If someone in this community has an idea what could be the reason for this spatial patterns or spots a potential problem in the postprocessing, that would be super helpful. Any help, comments or input are warmly welcomed. Thank you very much in advance for your time!

Best wishes,
Sarah

Screenshots / relevant information:

Average ALFF values for HCP 100 youngest subjects (obtained from Valerie Sydnor)
Average ALFF values for PNC 100 oldest subjects (obtained from Valerie Sydnor):
My average ALFF values based on a sample of 464 subjects from HCP-D (8-21 years).

The first two show great consistency across ages and data sets, and we can observe this shift to larger values in the PFC and reductions in visual areas with increasing age.
However, my ALFF values show some similarity in spatial patterns, but also large differences, with the greatest activation in the isthmus cingulate and areas.

Additionally, I also uploaded the html files for a sample subject run with the two different xcp-d parameters, in case this is helpful: ALFF – Google Drive

tsalo · April 28, 2025, 2:40pm

ALFF is primarily driven by the standard deviation of the input data. Can you try plotting the mean SD for these different groups, using the preprocessed (not denoised) data?

sarraahr · April 30, 2025, 9:25am

Hi Taylor,

thanks a lot for your response!

I have plotted the SD of the BOLD timeseries for my HCP-D subsample (SD at each vertex over time per subject; averaged across subjects, Glasser parcellated like the previous ALFF plots). The SD is definitely higher in the areas around the parahippocampal region. Is this higher SD indicative of potential artifacts or noise? And is this something that could or should be fixed?
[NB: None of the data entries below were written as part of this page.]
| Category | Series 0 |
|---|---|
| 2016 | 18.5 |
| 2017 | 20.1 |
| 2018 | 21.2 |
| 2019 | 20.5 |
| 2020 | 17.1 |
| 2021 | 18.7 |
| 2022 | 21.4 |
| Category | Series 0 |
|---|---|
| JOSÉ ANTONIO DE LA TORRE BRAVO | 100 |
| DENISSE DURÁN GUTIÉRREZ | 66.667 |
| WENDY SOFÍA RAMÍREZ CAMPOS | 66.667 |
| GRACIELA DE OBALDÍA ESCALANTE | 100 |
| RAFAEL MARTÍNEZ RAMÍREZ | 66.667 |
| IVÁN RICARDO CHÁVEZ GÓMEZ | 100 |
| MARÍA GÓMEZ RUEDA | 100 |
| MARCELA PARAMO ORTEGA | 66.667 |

For the other two plots I shared (HCP-D100-youngest and PNC100-oldest) I do not have any information on which processing steps were applied because I only received the plots as is. But if it is helpful, I can definitely look at SD for the HCP-D 100youngest preprocessed uncleaned as well (for PNC I am not sure which processing stages are available, but I could investigate).

I am super new to fMRI data processing, so please apologize that this was taking me a while.